Keyword searches have been the most common way to find potentially relevant documents for review. Increasingly, practitioners are supplementing basic keyword searching with more sophisticated keyword search functionality such as wildcard, Boolean, proximity and concept search in order to both increase recall and precision.
These technologies can also be applied to culling out irrelevant documents, or grouping data that needs to be reviewed separately. For instance, automatically generated sender domain filters, or clustering can be used to identify junk or spam email that can culled in bulk from a matter. Similarly, a combination of keyword searching, filtering and social network analysis can be used to identify relevant custodians, irrelevant custodians and people engaging in potentially privileged communications. Duplicate and near-duplicate detection can also reduce the number of documents to be reviewed by removing duplicates and making it easy to perform batch analysis and coding saving reviewer time and costs. Searching for or grouping of foreign language documents can be used to set aside these documents for analysis by reviewers with foreign language expertise.
1.11.2. Review Faster
Review technology can also be applied to increase the number of document decisions made by reviewers within a given time period. Discussion threading technology speeds review by making it easier for a reviewer to understand the context of emails within a thread and to tag all the emails in a thread at one time. Near-duplicate detection saves time by allowing a user to review all non-culled near-duplicates once and bulk code them. Auto-coding or clustering can be used to group similar documents together allowing a reviewer to more quickly tag these documents. In some instances, auto-coding of documents is also being considered as a replacement for human review. Faster review is attractive because it can have a direct impact on the overall cost of review by reducing the number of hours expensed by reviewers, and because it can help when there are tight deadlines. Faster review also helps improve the quality of review by making it faster to learn key facts about the case.

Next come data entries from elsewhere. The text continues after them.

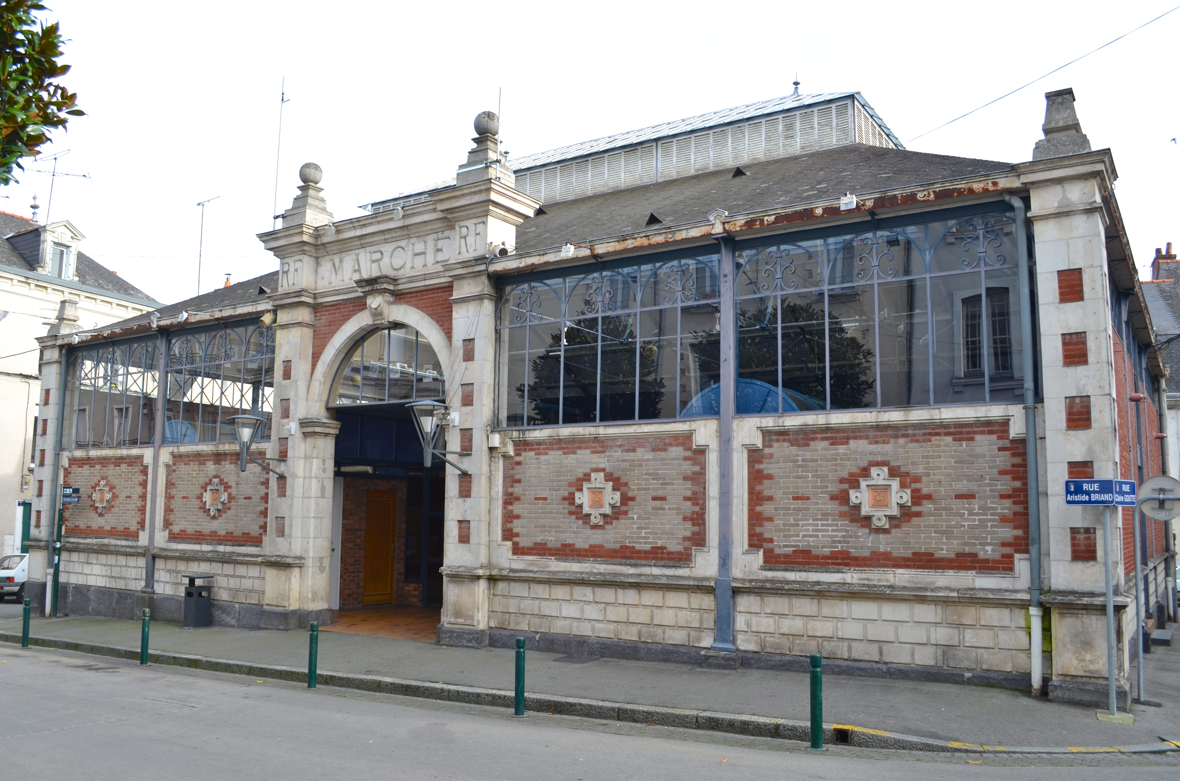 Halles - Châteaubriant (Loire-Atlantique)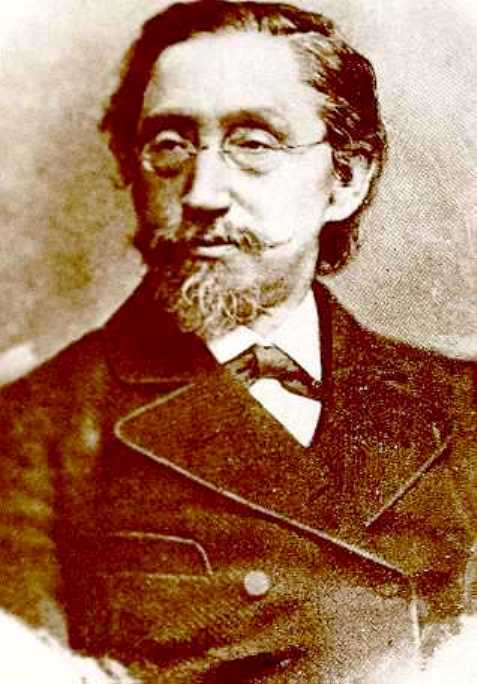 Poór Imre bőrgyógyász, egyetemi tanár, királyi tanácsos, az MTA levelező tagja, 1823 – 1897.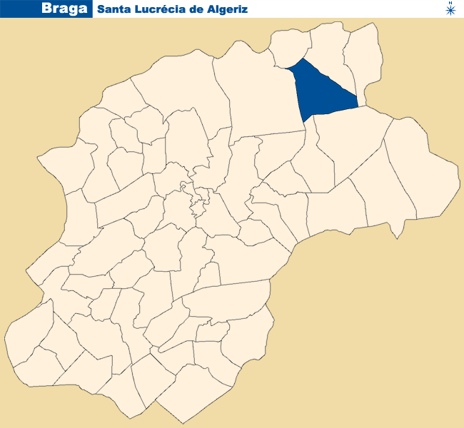 Localização de Santa Lucrécia de Algeriz no concelho de Braga.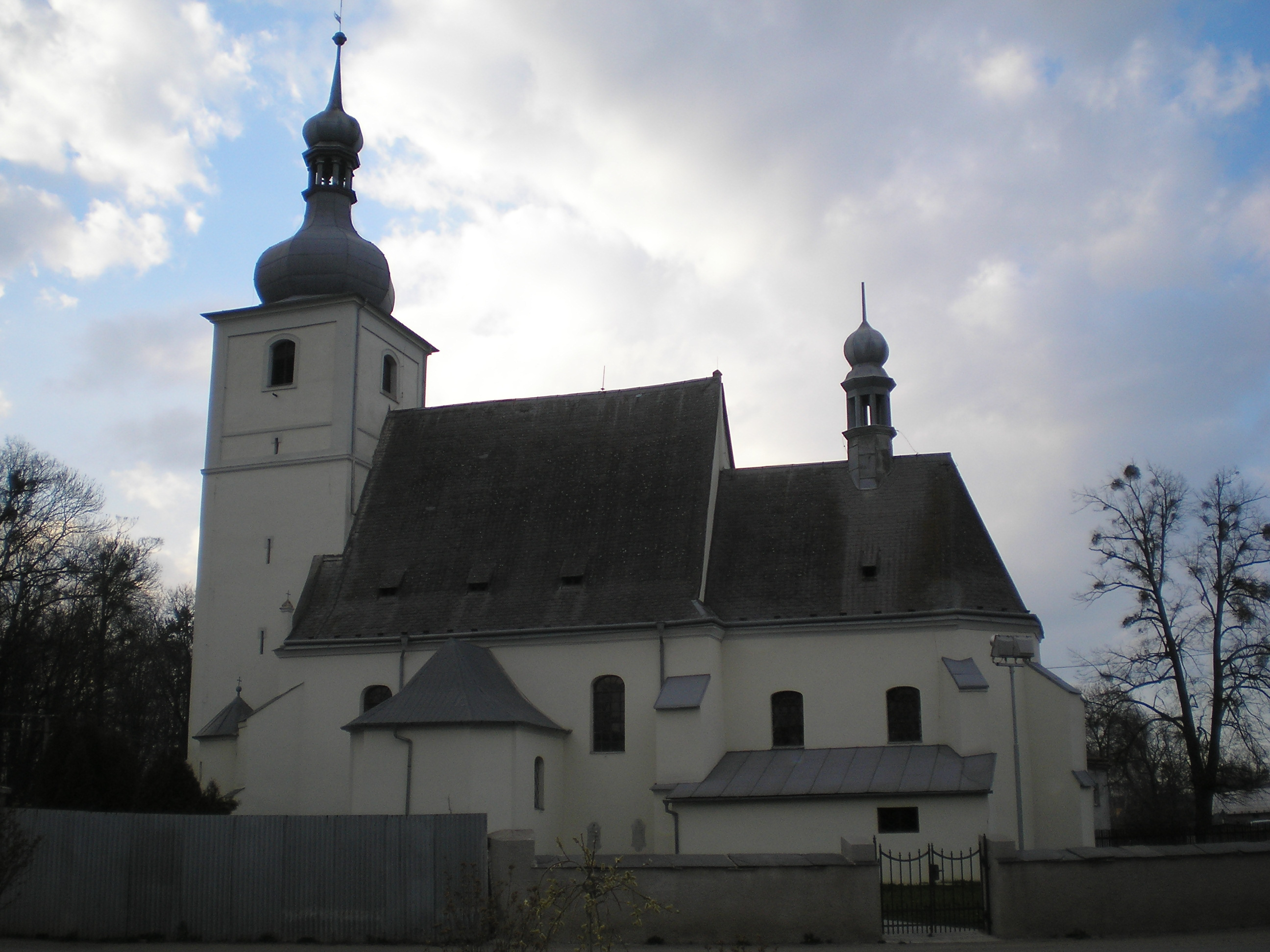 Pohled od obecního úřadu na kostel sv. Valentina v Bravanticích.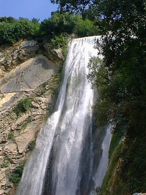 Tivoli (Roma) - la cascata dell'Aniene

1.11.3. Improved Review Quality
Review technologies can improve the quality of review. Relevance ranking allows reviewers to examine the most important documents first, which can be critical to rapidly understanding the nature of a case. Social connections and discussion threading can make it easier to identify key people, custodians, and documents. Concept search and clustering can help reviewers identify additional words or concepts that are relevant to a case. The ultimate benefit of all these technologies is that they enable reviewers to assess the nature of the case and develop a legal strategy faster and more thoroughly than before, improving decision-making and the eventual outcome of a case.